YOUR ASSIGNMENT: Skip the images; return every entry exactly.
── INPUT RECORDS
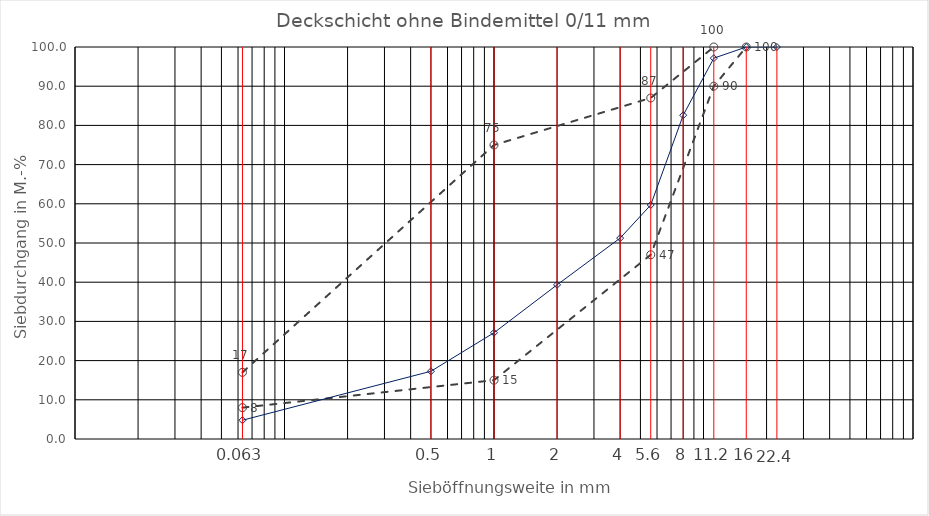
| Category | Series 10 |
|---|---|
| 0.0 | 0 |
| 0.063 | 0 |
| 0.5 | 0 |
| 1.0 | 0 |
| 2.0 | 0 |
| 4.0 | 0 |
| 5.6 | 0 |
| 8.0 | 0 |
| 11.2 | 0 |
| 16.0 | 0 |
| 22.4 | 0 |
────
SOLUTION TO THIS TASK:
| Category | Series 10 |
|---|---|
| 0.0 | 0 |
| 0.063 | 0 |
| 0.5 | 0 |
| 1.0 | 0 |
| 2.0 | 0 |
| 4.0 | 0 |
| 5.6 | 0 |
| 8.0 | 0 |
| 11.2 | 0 |
| 16.0 | 0 |
| 22.4 | 0 |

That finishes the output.